PADI Open Water (or equivalent) is the technical minimum, but Advanced Open Water is strongly recommended because of the current and surge at the cleaning station. You should be comfortable hovering motionless for 5+ minutes (the dive is essentially a long hover) and have at least 10 logged dives. Manta Bay is more forgiving and OW divers with any experience level are fine there. If your buoyancy is shaky, do the Peak Performance Buoyancy elective on the Advanced Open Water Course before your manta day.
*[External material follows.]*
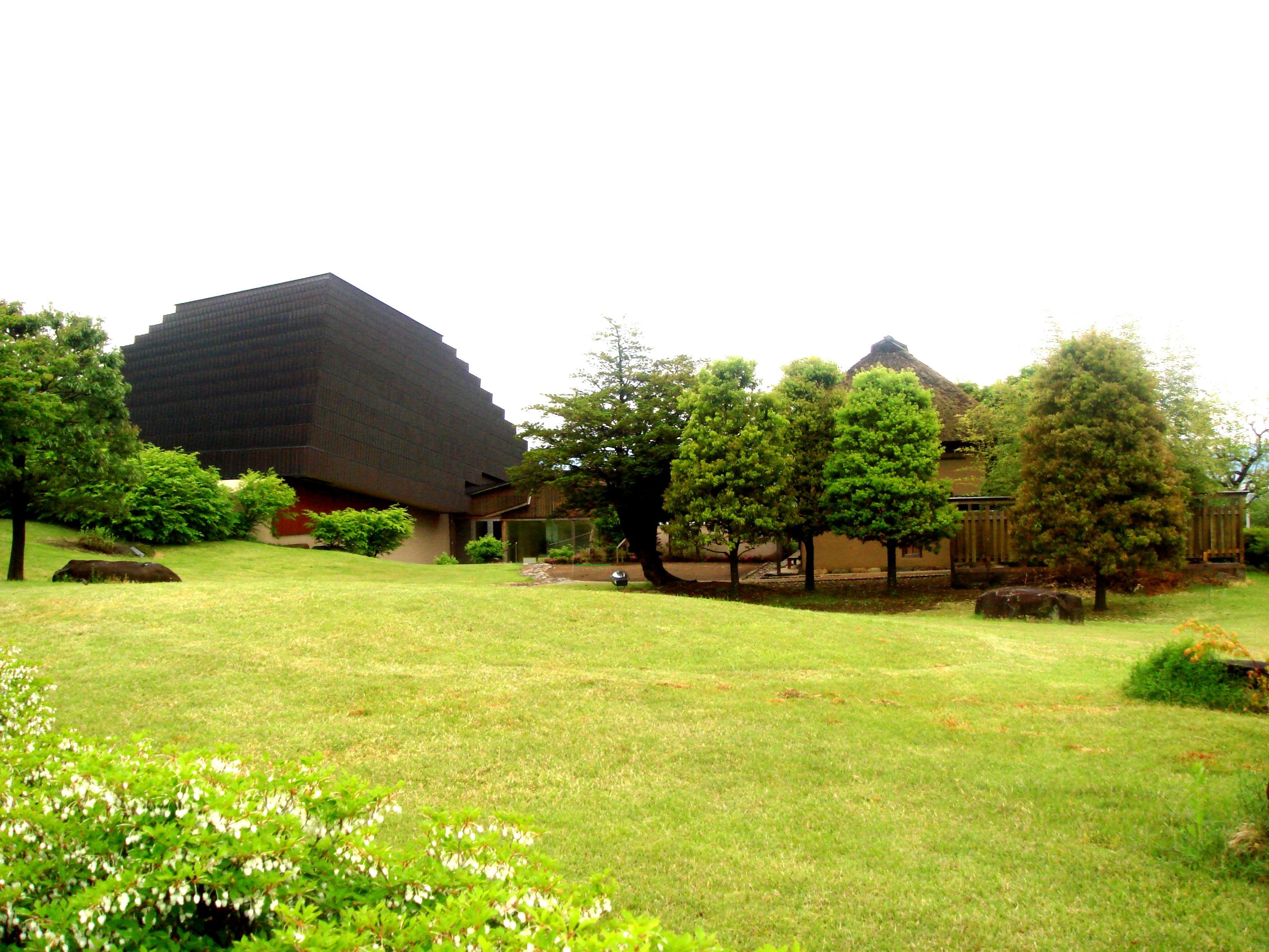 歴史公園信州高山一茶ゆかりの里一茶館(句碑広場からの全景）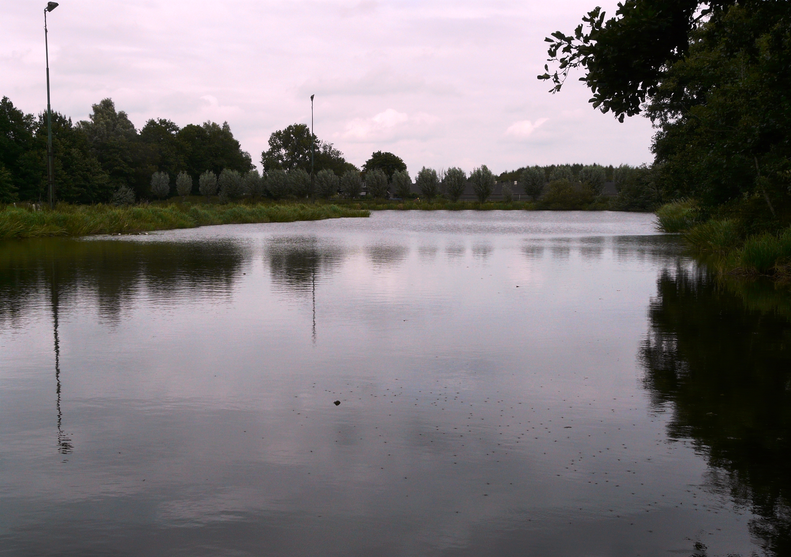 De Blauwe Dobbe, anneks iisbaan, by De Houtigehage

A standard 2-dive day trip from Sanur (Manta Point + Crystal Bay or Toyapakeh) is $130 to $170 per certified diver, including hotel pickup, speedboat transfers, all dive gear (3mm or 5mm wetsuit included), certified guide, lunch on Nusa Penida, and marine park fees. A 3-dive day with an extra Penida site is $170 to $210. A snorkel-only day to Manta Bay is $60 to $90 per person. The price band is consistent across reputable Sanur operators in 2026.
Yes, completely. Reef mantas are filter feeders with no teeth, no stinger, and no aggressive behaviour toward humans. They are physically large (3 to 5 metre wingspan) and very strong, but they are gentle and curious rather than dangerous. The only real safety considerations on a manta dive are the conditions (current, surge at Manta Point) rather than the mantas themselves. For a deeper dive on manta safety, see our article on whether manta rays are dangerous, which covers the science and behaviour in detail.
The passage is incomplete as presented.